Brief
From the first line to the last, return the data exactly, with no pictures.
[[ Information provided, beginning ]]
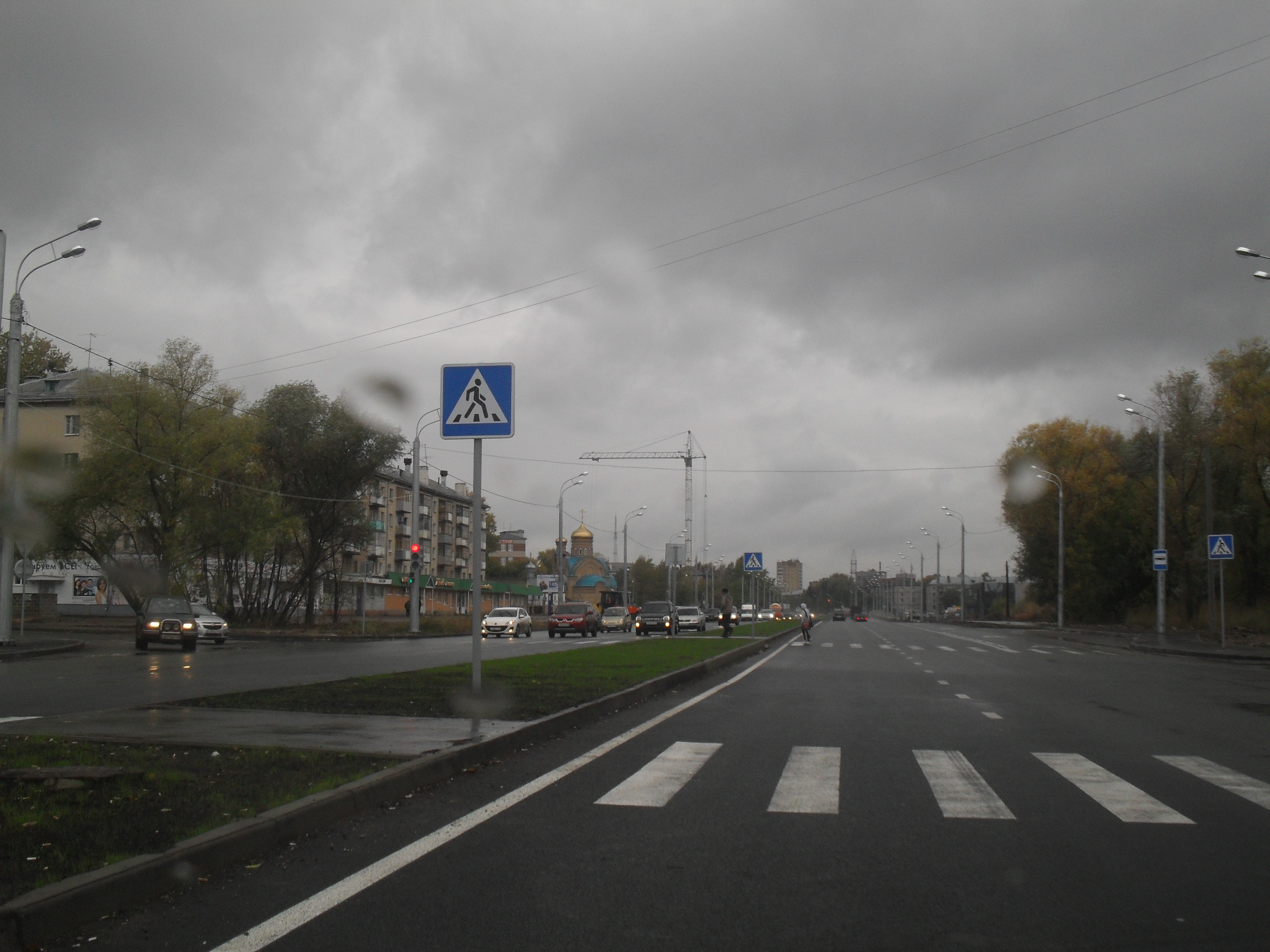 Улица Вахитова в Казани, новый участок дороги от Б.Крыловка-Краснококшайская
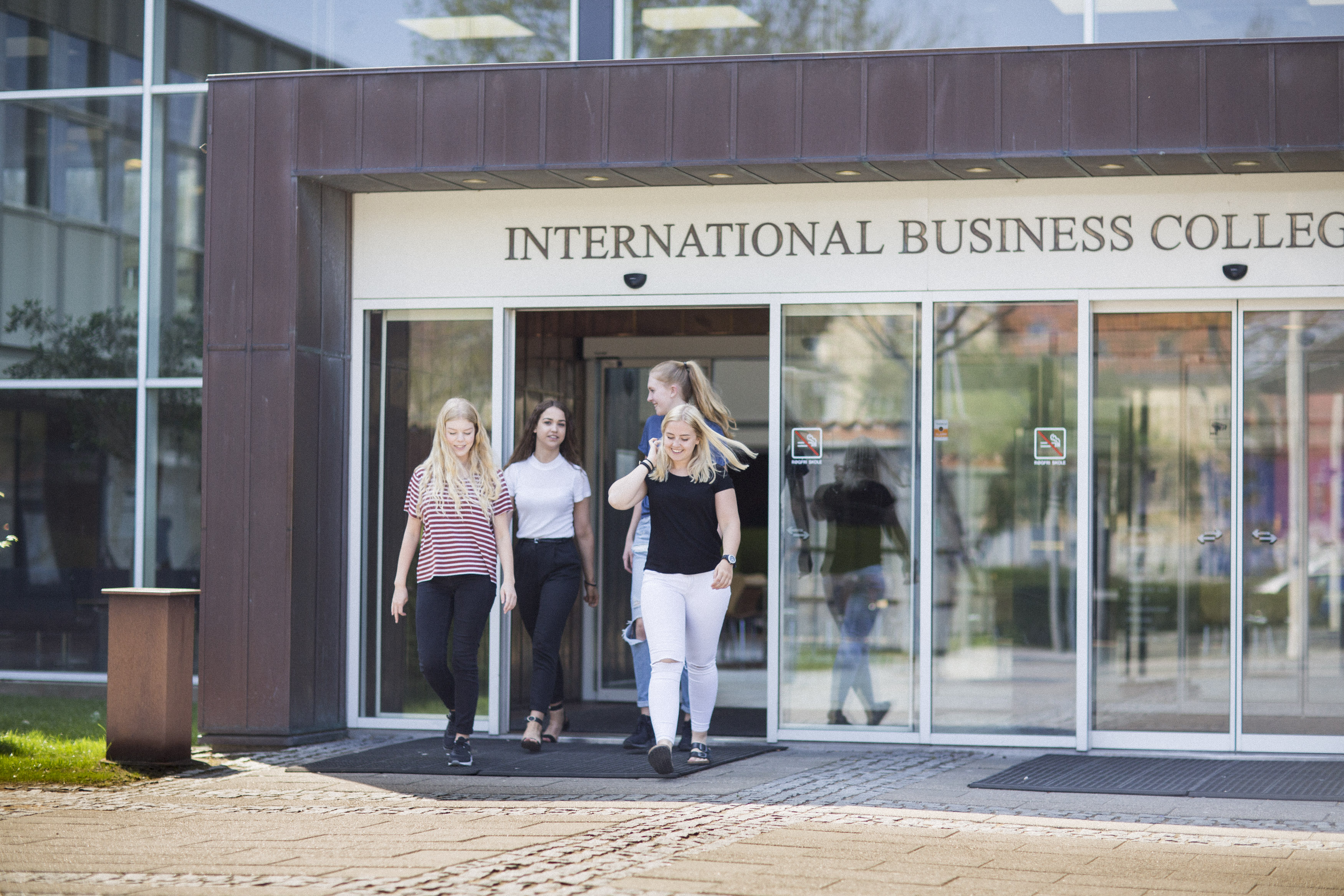 IBC Aabenraa
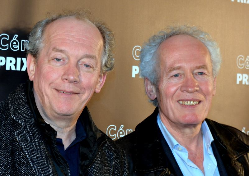 les frères Dardenne (Luc à gauche, Jean-Pierre à droite) à la cérémonie des prix Lumières
[[ Information provided, end ]]
Output of the exercise
 Улица Вахитова в Казани, новый участок дороги от Б.Крыловка-Краснококшайская
 IBC Aabenraa
 les frères Dardenne (Luc à gauche, Jean-Pierre à droite) à la cérémonie des prix Lumières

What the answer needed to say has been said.